In 2012, we have reported the first microprocessors processed directly on plastic films with organic TFTs 10 and subsequently with hybrid organic-oxide technology on plastic-film compatible process temperatures 11. Flexible microprocessors were first produced by a poly-silicon thin-film transistor (TFT) transfer technology onto plastic film 7, 8, 9. Hence to accelerate Wight's Law evolution, industry needs a way to tie all these applications together to maximize the learning from cumulative production.īy its generic nature, a microprocessor offers the possibility to do just this. However the Internet of Things covers thousands of different device types. Moreover, as large-area printed electronics has limited scope for the transistor scaling, that drives Moore's Law, we can expect that Wright's Law will govern cost evolution in this field. Wright's Law has been found to be slightly more successful at predicting cost evolution than Moore's Law for a range of technologies 6.

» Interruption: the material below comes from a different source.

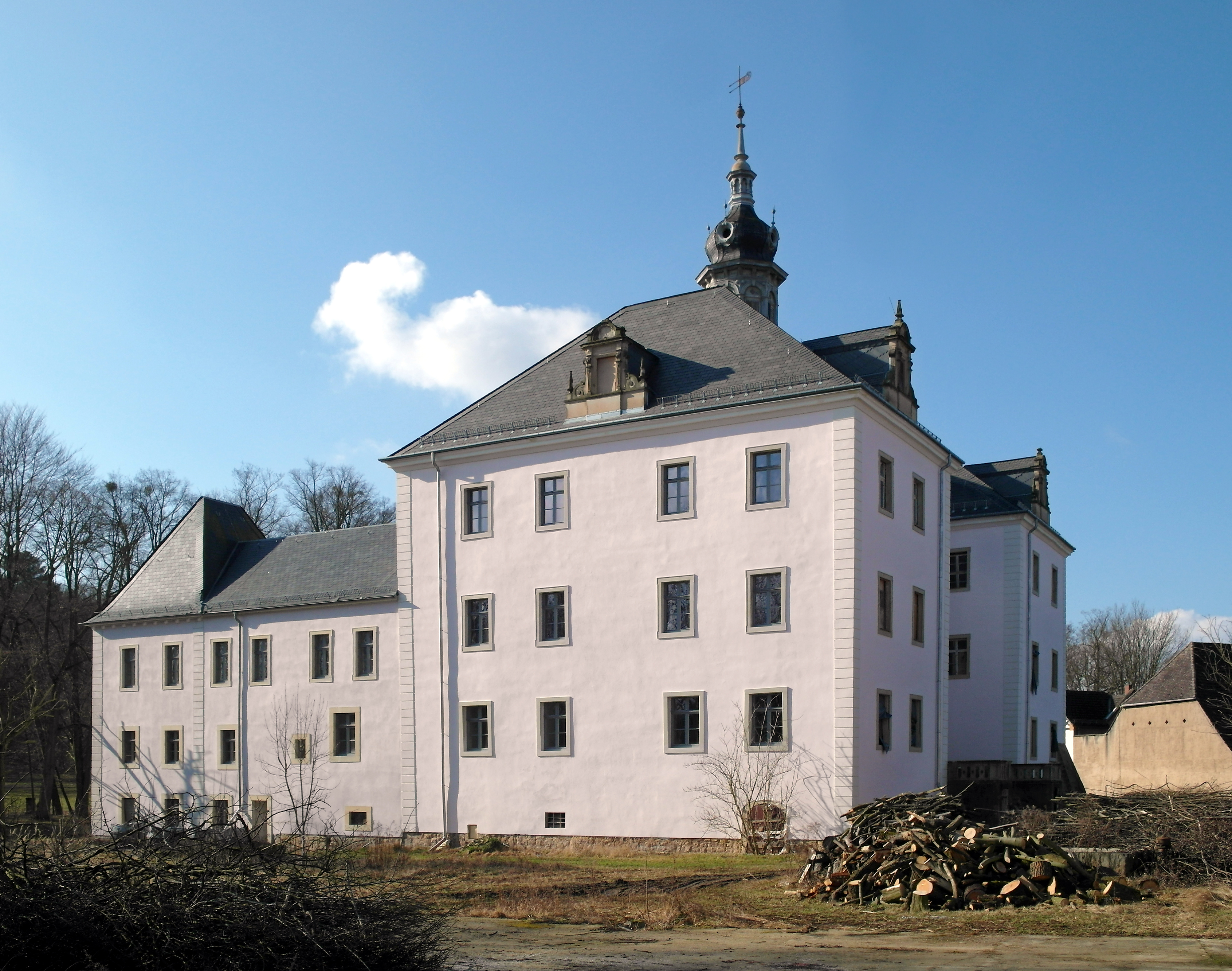 13.02.2018 01833 Dittersbach (Dürrröhrsdorf-Dittersbach): Schloß Dittersbach, Hauptstraße 113 (GMP: 51.035504,13.988688): Drei-Flügel-Anlage, 1555 bis 1563 für den sächsischen Kanzler Dr. Hieronymus Kiesewetter errichtet. 1829 kaufte Johann Gottlob von Quandt Rittergut und Schloß und gab ihm 1830 sein heutiges Aussehen. Seit 1925 war das Schloß als Erholungsheim im Besitz der Stadt Dresden. In der DDR-Zeit wurde es von einer Landwirtschaftlichen Produktionsgenossenschaft (LPG) genutzt. 2004 verkaufte die Stadt Dresden den Gebäudekomplex mit dem Park an die Heinrich & Müller GmbH aus Stuttgart, die das Anwesen schrittweise saniert. Sicht von Nordosten. [SAM3872.JPG]20180313115DR.JPG(c)Blobelt

THIN FILM TRANSISTOR HOW TO
In other words, the more of a product we have made, the more we know about how to make the product efficiently and hence cheaply. Arising from the aeronautical industry in the 1930s, Wright's Law 5 postulates that the cost of manufacturing a product falls at a rate that depends on cumulative production. However, Moore's Law isn't the only mathematical relationship for describing technology cost evolution. Hence, Moore's Law can also be formulated as “the cost of a unit of computing power falls exponentially over time.” Today, this famous prediction is usually stated as “the number of transistors on a single chip approximately doubles every two years.” Moore's original argument was economic rather than technological, based on the transistor density that enabled the minimum cost per transistor. In the traditional silicon-based semiconductor industry, technology cost evolution has been successfully described by Moore's Law 4 for over five decades. They need to be manufactured in high volumes to become affordably priced, but they need to be affordably priced to be sold in high volumes. However, large-area electronics and the Internet of Things devices are currently just emerging and are stuck in the classic ‘chicken-and-egg’ situation of new technologies. This reduces the cost and simplifies integration into everyday objects. Large-area printing techniques are an attractive option for manufacturing these electronics as they allow circuits to be produced in very high volumes on very thin, flexible plastic substrates. This vision involves embedding electronic intelligence into billions of every day objects. The Internet of Things 1, 2, 3 has the potential to transform our daily lives, reduce global energy consumption and cut waste.
THIN FILM TRANSISTOR CODE
An instruction set of 16 code lines, each line providing a 9 bit instruction, is defined by means of inkjet printing of conductive silver inks. It operates at 6.5 V and reaches clock frequencies up to 2.1 kHz. The processor combines organic p-type and soluble oxide n-type thin-film transistors in a new flavor of the familiar complementary transistor technology with the potential to be manufactured on a very thin polyimide film, enabling low-cost flexible electronics.
THIN FILM TRANSISTOR GENERATOR
We present an 8-bit thin-film microprocessor with a write-once, read-many (WORM) instruction generator that can be programmed after manufacture via inkjet printing. This implies that a generic electronic device that can be tailored for application-specific requirements during downstream integration would be a cornerstone in the development of the Internet of Things. We believe the future evolution of this technology will be governed by Wright's Law, which was first proposed in 1936 and states that the cost of a product decreases with cumulative production.
This requires seamless integration of relatively simple electronics, for example through ‘stick-on’ electronics labels. The Internet of Things is driving extensive efforts to develop intelligent everyday objects.